The warnings and examples of the seductiveness of political power was well done, especially on page 149. I loved his quote from Henri Nouwen, “The temptation to consider power an apt instrument for the proclamation of the gospel is the greatest temptation of all.” The emphasis that Jesus is the Messiah, not Washington comes through wonderfully—as does the church’s poor witness when we look to Washington as our Savior.
Fea becomes Trump.
One of my problems with President Trump is his overstatements, exaggerations, even lies, whatever you want to call them. I believe Fea is guilty of the same. Here are some examples.
1: Trump Bad. Hillary Good.
Fea spends plenty of time describing Trump’s failings. Of course, there are plenty, his immorality, crude talk, lies, exaggerations, even his lack of biblical knowledge or credibility.

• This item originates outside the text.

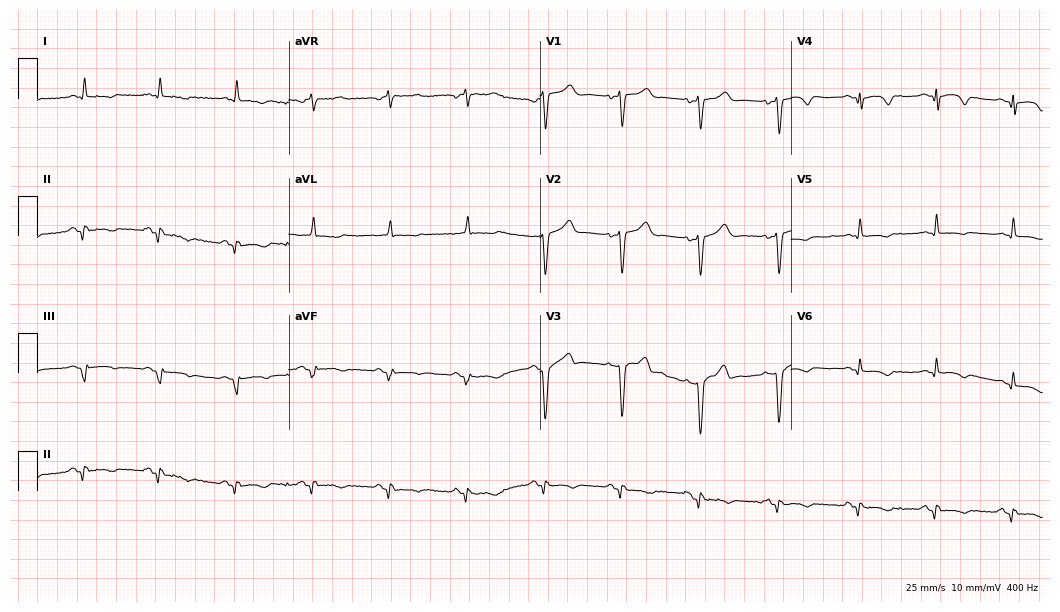
ECG (10.2-second recording at 400 Hz) — a 65-year-old male. Screened for six findings — first-degree AV block, right bundle branch block, left bundle branch block, sinus bradycardia, atrial fibrillation, sinus tachycardia — none is recorded.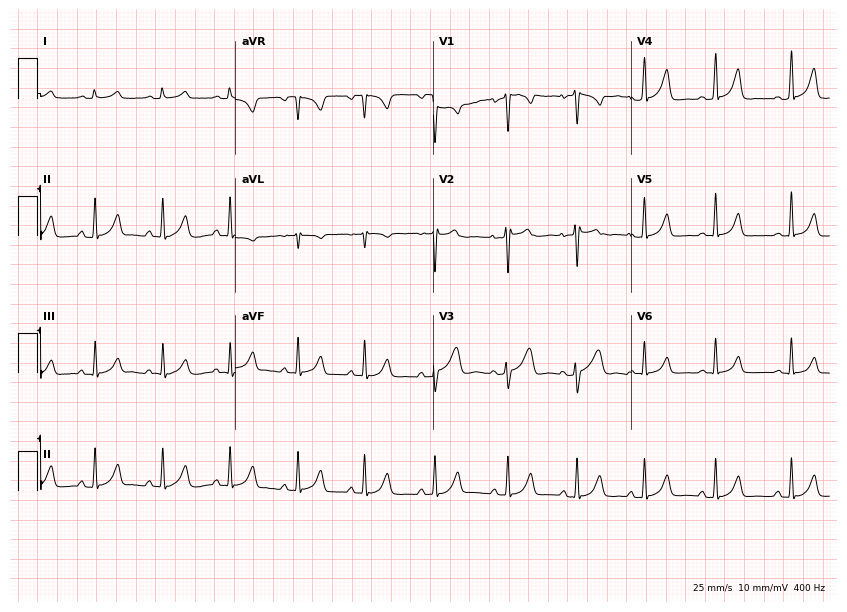
Standard 12-lead ECG recorded from a female patient, 29 years old (8.1-second recording at 400 Hz). Read as a normal ECG.

But when he finally gets to describing the other choice in the election, He describes Hillary Clinton as, “a devout mainline Methodist,” with “far more experience than Trump,” with a, “position of paid leave that would have strengthened families,” with “a humane immigration policy,” someone who has, “defended the rights of women, children, the poor and people of color.”

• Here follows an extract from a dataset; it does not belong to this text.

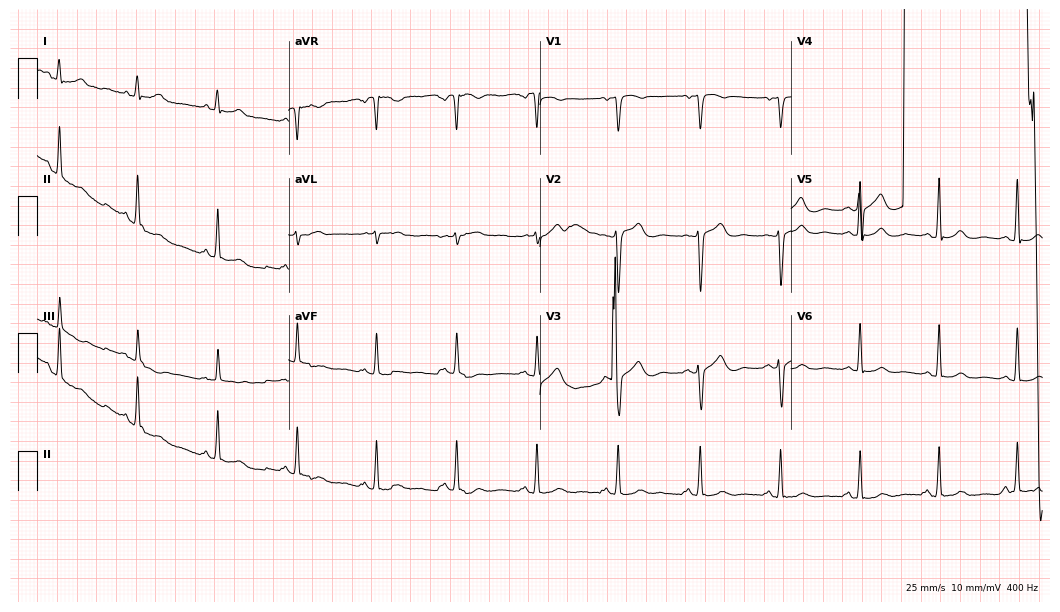
12-lead ECG from a 59-year-old male patient (10.2-second recording at 400 Hz). No first-degree AV block, right bundle branch block, left bundle branch block, sinus bradycardia, atrial fibrillation or sinus tachycardia recorded for this tracing.

Say what? And this is supposed to be a balanced book, written by a historian? Can’t we at least admit that both candidates were flawed and neither choice was easy for any Christian?
I don’t think the women kidnapped and/or killed by Boko Haram as she worked to keep them off the U.S. terrorist watch list would see Hillary as defending their rights. I don’t think the unborn children being killed in the womb would see Hillary as defending their rights either. I just returned from my annual trip to Haiti, and rightly or wrongly, they see the Clintons as stealing much of what was given to them after the earthquake (so far the have received around 13cents on the dollar). Last I checked, Haitians were, “people of color”
I’m not trying to be anti-Hillary here, I’m just saying the author gave her strong points while leaving out her weak ones, and visa-versa for Trump. I bought the book to know how to deal as a Christian with this weird Trump presidency, not to be sold Democratic talking points about how Hillary was the Messiah and we Christians missed the boat.
2: Name Calling
Chapter three is called, “A Short History of Evangelical Fear.” Fea lied. It’s NOT short. And when his conclusion on page 112 lists the likes of Reuben Torrey, Arno Gaebelein, and C.I. Scofield, among others as “fear-mongers” building ‘fundamentalist empires,” with the “iron hand of biblical truth,” I believe Fea is guilty of the same type of name-calling as is Trump. At least Fea didn’t tweet it.
On p.123 Fea states that, “Robert Jeffress, Richard Land, Gary Bauer, and James Dobson have devoted their careers to endorsing political candidates and Supreme Court justices…”
Robert James Jeffress Jr. is an American Southern Baptist pastor, author, Trump supporter, radio and television host. I don’t know much about Robert Jeffress except that he is first known as being the pastor of the 13,000-member First Baptist Church in Dallas. I’m guessing he has devoted his career to teaching and encouraging those who come to his church through the Word of God. James Dobson was president of Focus on the Family. I was on their website just this week, and they still focus on the family. There were tons of issues are there and I didn’t see one about picking people for the next presidential election. Again, this is Fea becoming like Trump. Did they endorse presidents? Absolutely. Did they devote their careers to it? Absolutely not.
I currently volunteer for a pregnancy center. The center I volunteer for has an ultra-sound machine that was paid for, in large part, by James Dobson’s Focus on the Family. And it didn’t help get anyone elected.
- 39 “Conservative evangelicals and other pro-life advocates spend billions of dollars to get the right candidates elected because they believe that the Supreme Court is the only way to solve the problem of abortion in our society.”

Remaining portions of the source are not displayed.